Por: Tatiana Sonnenholzner, especialista en comunicación digital
No sé cómo definir al amor, pero por descarte se que no es egoísta. Lo aprendí con mi abuelo. Él me enseñó muchas cosas. El valor de cumplir tu palabra, la importancia de la ética como el eje transversal de tus acciones, el apoyo sin condiciones, horarios ni agendas. Me enseñó que hay que acompañar los actos con los pensamientos y respetar tus ideales, a ser puntual, terminar los deberes, el lujo de una siesta después de almuerzo y la adrenalina de saltar en la barra brava de un equipo que no te pertenece. Me enseñó su ternura y devoción proporcional a su tamaño y fortaleza, cariñoso a su manera, superávit en desprendido de lo material y temperamento.
Un hombre de más de un metro noventa, deportista desde que se fugaba del colegio para jugar básquet en el parque hasta ser seleccionado de Pichincha en el mismo deporte, fuerte y con los cojones del tamaño de su generosidad para ocupar el rol de padre de quien, por falta de estos, no lo logró. Elegante, con un estilo exquisito que en su porte y belleza no pasaban desapercibidos. Me regaló el privilegio de contribuir en su vanidad al otorgarme la responsabilidad de cortarle el pelo y hacerle manicure, me lo gané a pulso fingiendo un talento que no tenía, pero pretendiendo profesionalmente para no decepcionar. Con un físico admirable, imposible de alcanzar el paso, el primero en llegar, el que más resistía, el que volvía para recordarte que estás muy lenta para su gusto, pero también para empujarte a llegar. Trabajador, querido y respetado en su oficio, divertido y malcriado sin filtros, con la autenticidad como bandera. Así lo recuerdo… aunque no terminó así.
Para ir a ese lugar tengo que rebuscar en mi memoria y como cuando uno revisa una maleta, luego de abrir tengo que volver a ordenar, pero es necesario. A ese hombre inquebrantable, lo apagó una enfermedad violenta que no dio tregua ni tuvo compasión. Poco a poco o demasiado rápido, el tiempo es confuso, se fue marchitando. En la profundidad de sus ojos, cuando sostenía la mirada, podía ver a la persona con el que bailé el vals en mi graduación, yo moviéndome por inercia y él dándolo todo como cada cosa que hacía en su vida, pero en la realidad era un niño pequeño e indefenso que necesitaba la atención de alguien para desarrollar lo más básico. Y eso, alguien como él no podía permitírselo. Si estaba en sus manos la decisión y hubiese tenido la opción, seguro acababa con su sufrimiento en el momento que supo que de lo que padecía no había retorno, ni siquiera estabilidad, solo un salvaje desgaste.

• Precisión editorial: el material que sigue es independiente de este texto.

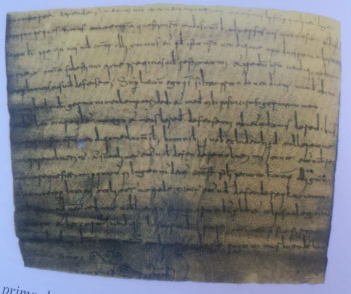 Primo documento di Casamassima del 962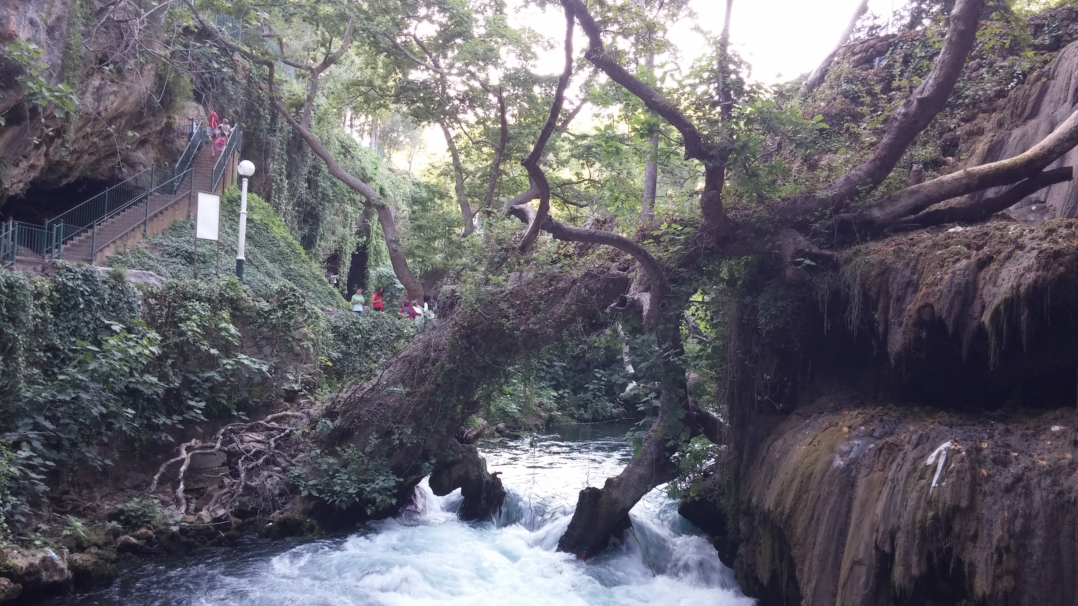 Düden Şelalesi'nde yer alan 27.5 metre uzunluğunda olan ve 2.20 metre çapı bulunan 600 yaşındaki Doğu çınarı.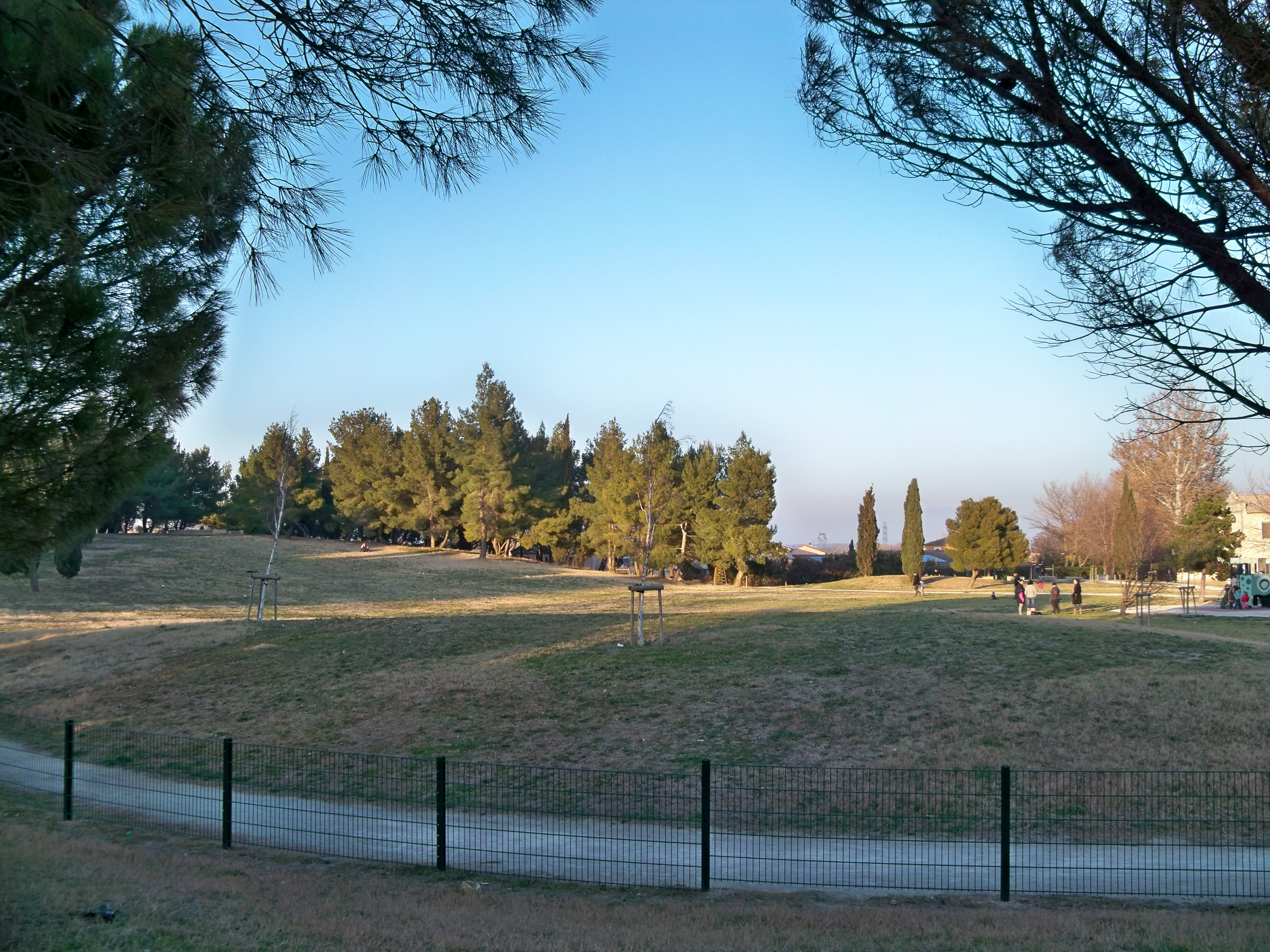 Parc Chico Mendes, quartier du Pont des 2 Eaux à Avignon (84)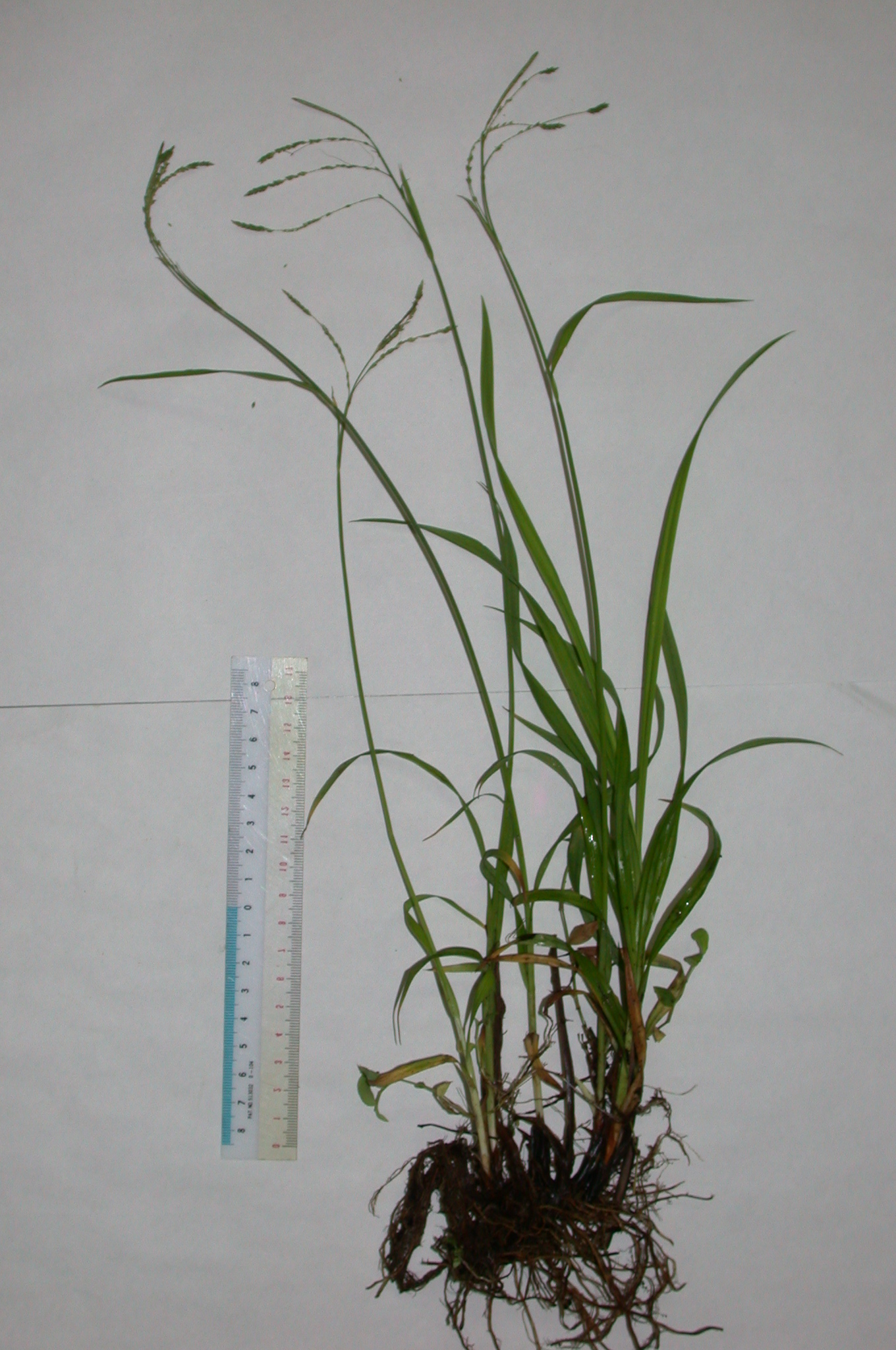 Carex incisa (Cyperaceae) カワラスゲ 和歌山県田辺市:Tanabe city,Wakayama pref. Japan 2004/06/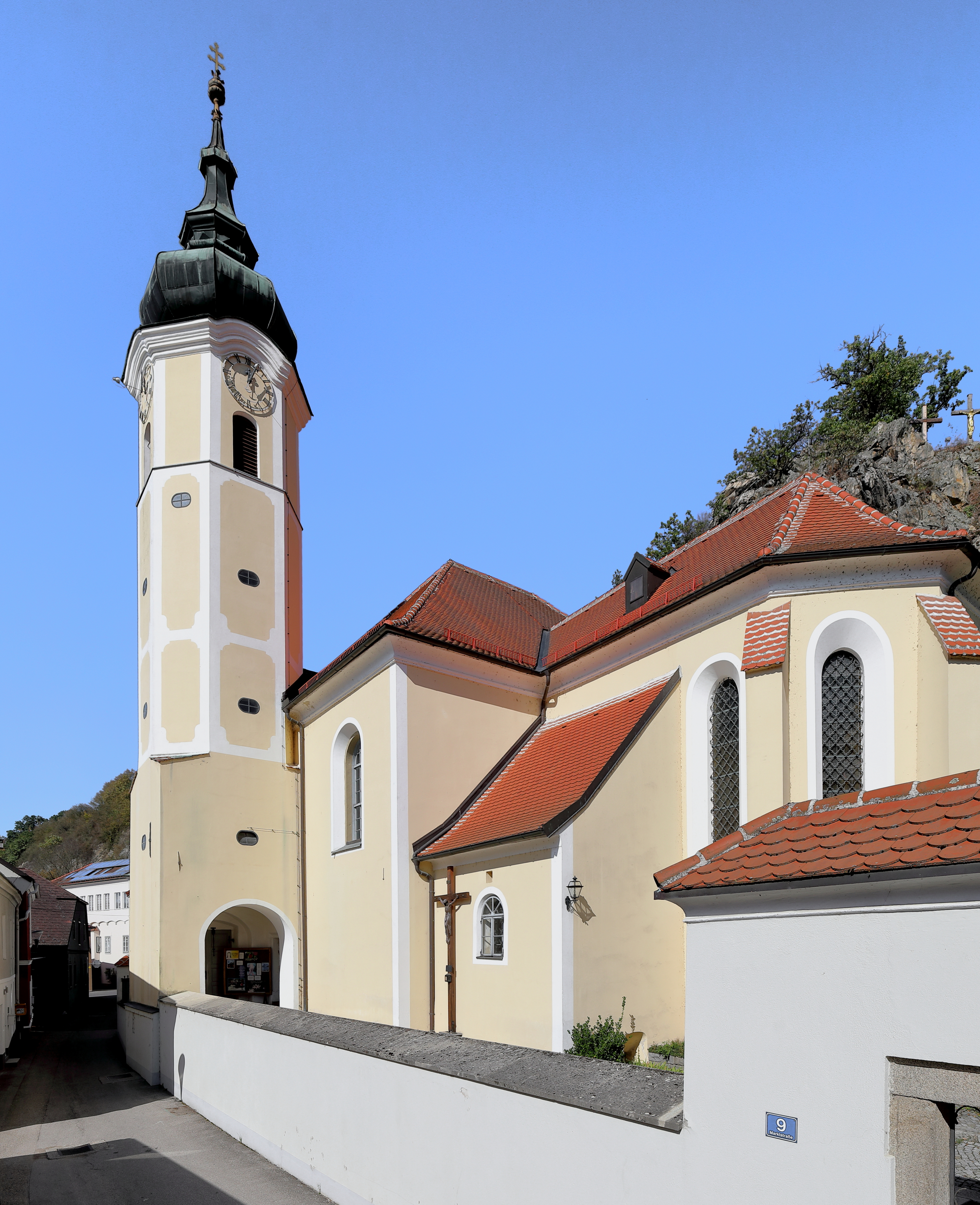 Südostansicht der röm.-kath. Pfarrkirche hl. Martin in der niederösterreichischen Marktgemeinde Marbach an der Donau.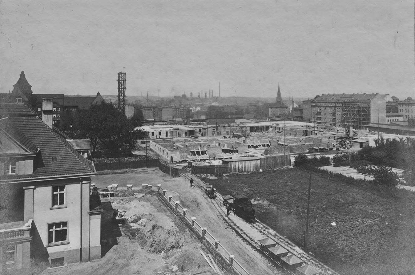 The future Sejmu Śląskiego square during construction of the building of the Sejm of Silesia, fragment of destroyed villa.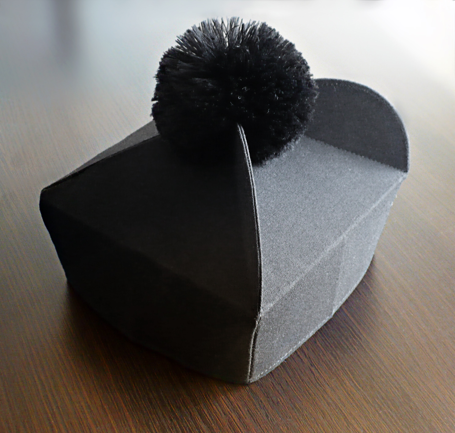 edycja grafiki oryginalnej.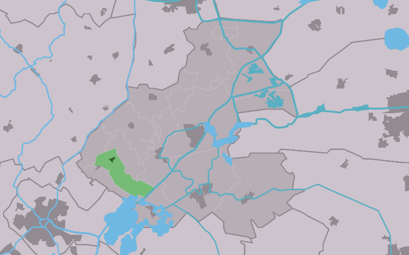 Kaartsje fan himrik fan Tersoal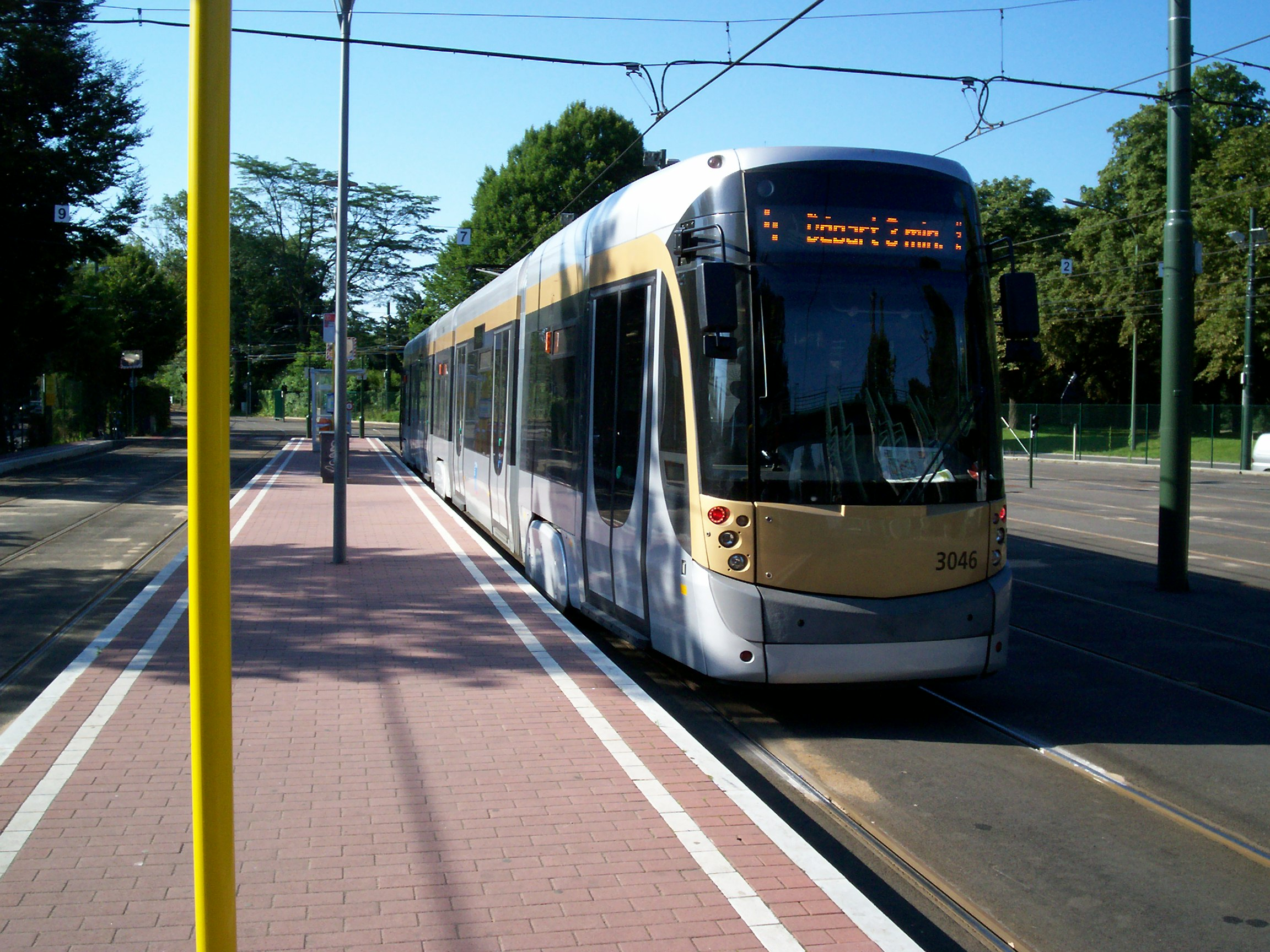 T 3000 de la ligne 4 en attente de l'heure de départ à "Esplanade"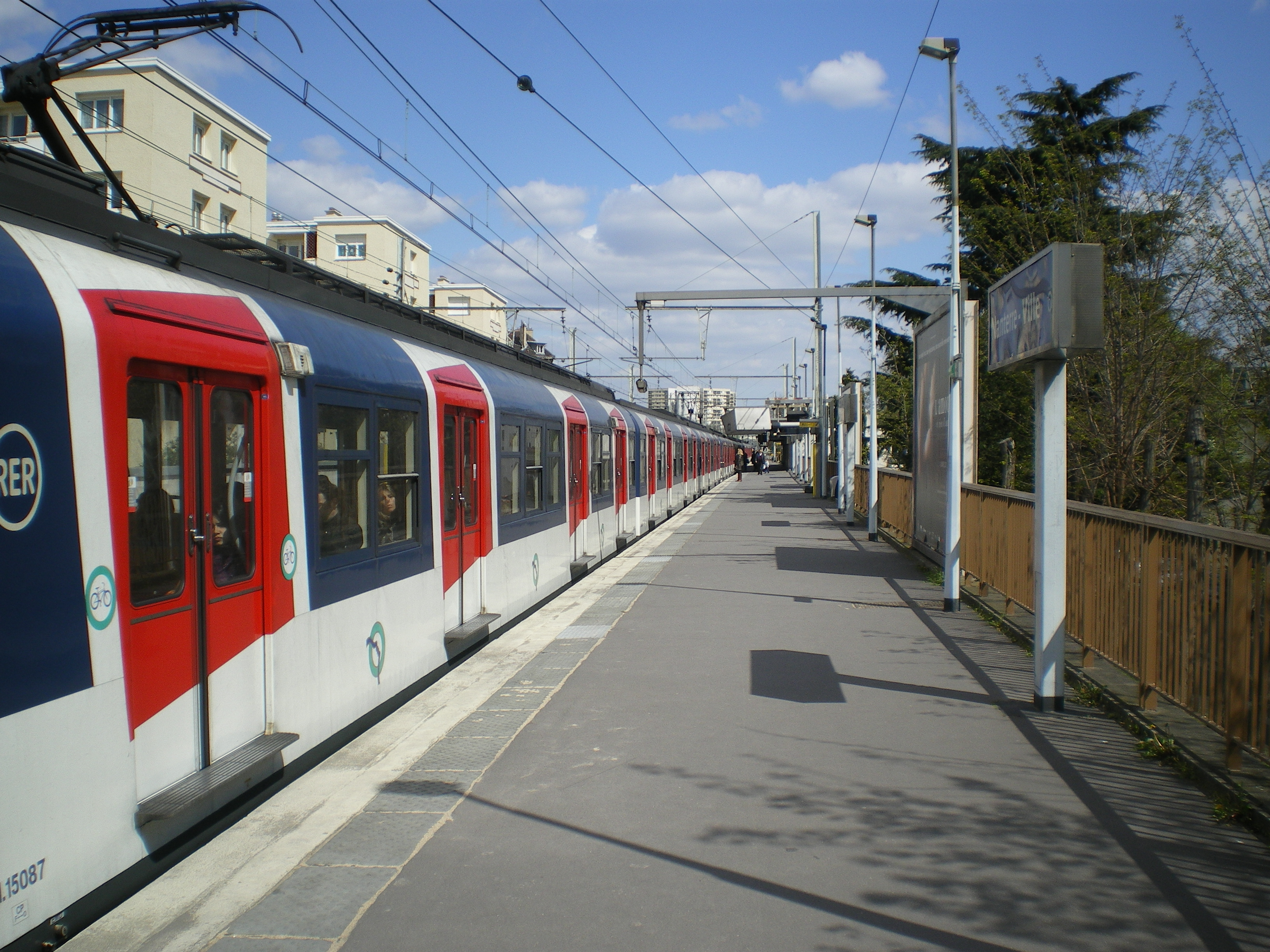 Quai en direction de Saint Germain en Laye du RER A a NAnterre Ville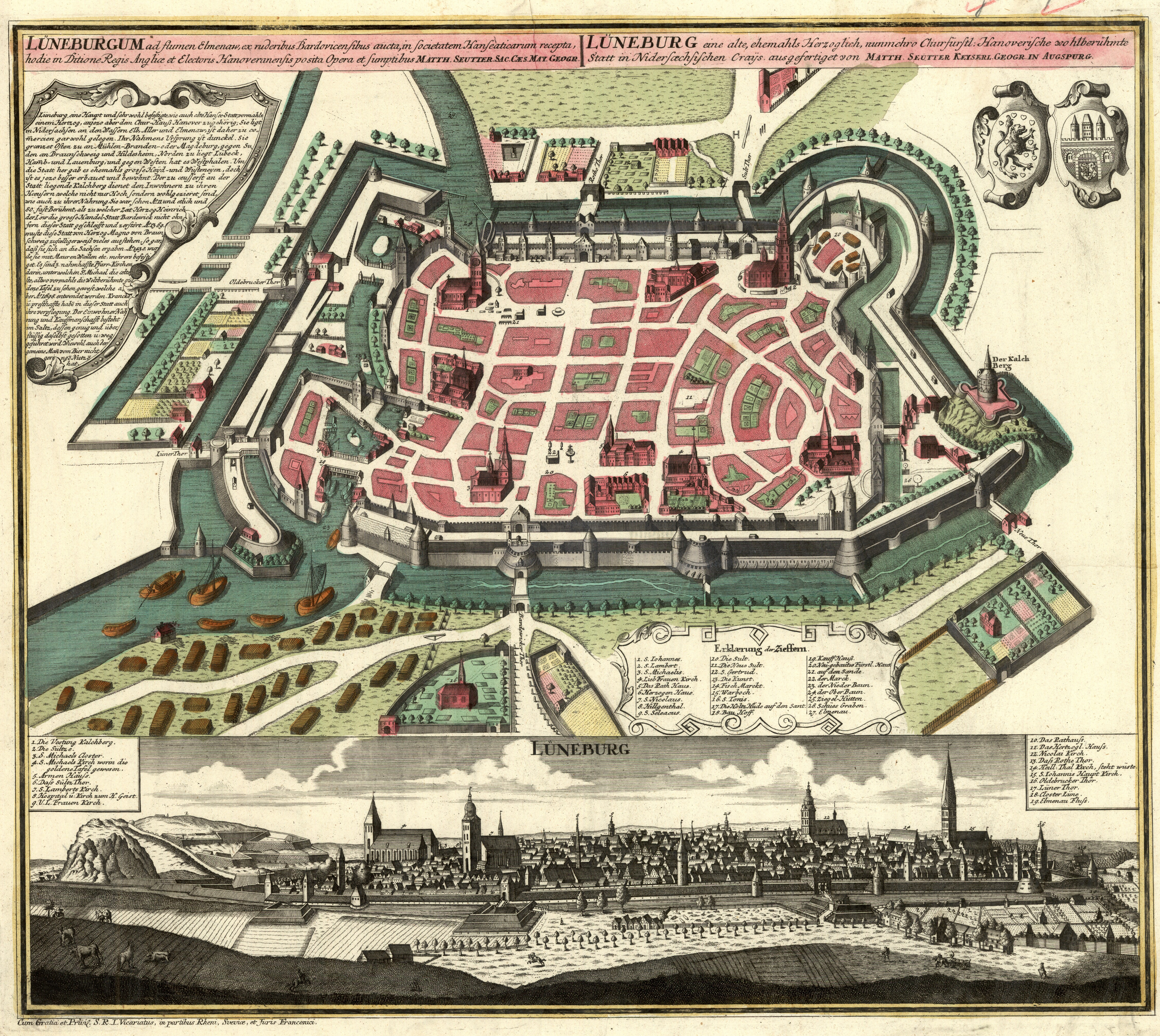 Lüneburgum ad flumen Elmenaw ex ruderibus Bardovicensibus aucta, in societatem Honseaticarum recepta, hodie in Ditione Regis Angliae et Electoris Hanoveranensis posita = Lüneburg eine alte, ehemahls Herzoglich, nunmehro Churfürstl: Honoverische wohlberühmte Statt in Nidersaechsischen Crays / Opera et sumptibus Matth. Seutter Sac. Caes. May. Geogr. ; ausgefertiget Matth. Seutter Keiserl. Geogr. in Augspurg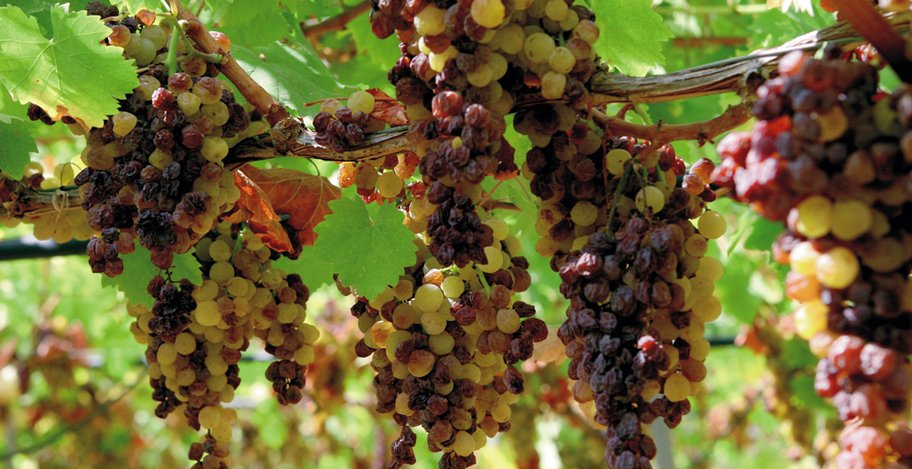 Dicasi lo stesso per questa foto.

Esta es la parte donde crees que es verdad lo que dicen los enamorados, que el sentir pasa por dos lugares diferentes, la razón y el corazón y es justo donde se pierden quienes no comprenden la decisión del otro porque lo siguen analizando por el lado incorrecto. Así llegó la lección que, de poder elegir, me la saltaba, pero la vida no pregunta. El amor no es egoísta y con base en ese amor, ama y acepta la voluntad del ser amado, aunque difiera de la tuya. El amor no es egoísta y quien opta por asistir su muerte lo hace para terminar con una situación que superó su capacidad, pero también por el amor a quienes lo aman.
Parado desde un lugar fuera de la ecuación es fácil opinar sobre lo que parece mejor, con ese poder en sus manos les puedo sugerir que hagan una sola cosa: vivan así SU PROPIA vida y ejecuten sus opiniones sobre ustedes mismos. Lo único que nos pertenece, al final del día, es nuestro cuerpo. Un holograma con un custodio que no debería pedir permiso para que otros decidan sobre cómo debe vivir y mucho menos cómo y cuándo debe morir. Este es un dictamen que no le corresponde a nadie más que a quien lo considera. Si hoy regreso a ver atrás concluyo que pasó como debía pasar para poder entender esto, no me queda más que la aceptación, pero también se pudo evitar mucho dolor en ambas partes si tan solo hubiese existido la opción, no es necesario quedarse con la sombra de quien un día fue el sol para poder generar consciencia.
Este texto es por Paola Roldán, por su valentía y fortaleza, pero sobre todo por su amor que es todo, menos egoísta. Te admiro profundamente y me uno a tu voz para que el gritar sobre lo que no debería tener una justificación se vuelva menos desgastante y difícil.
La opinión de Tatiana Sonnenholzner.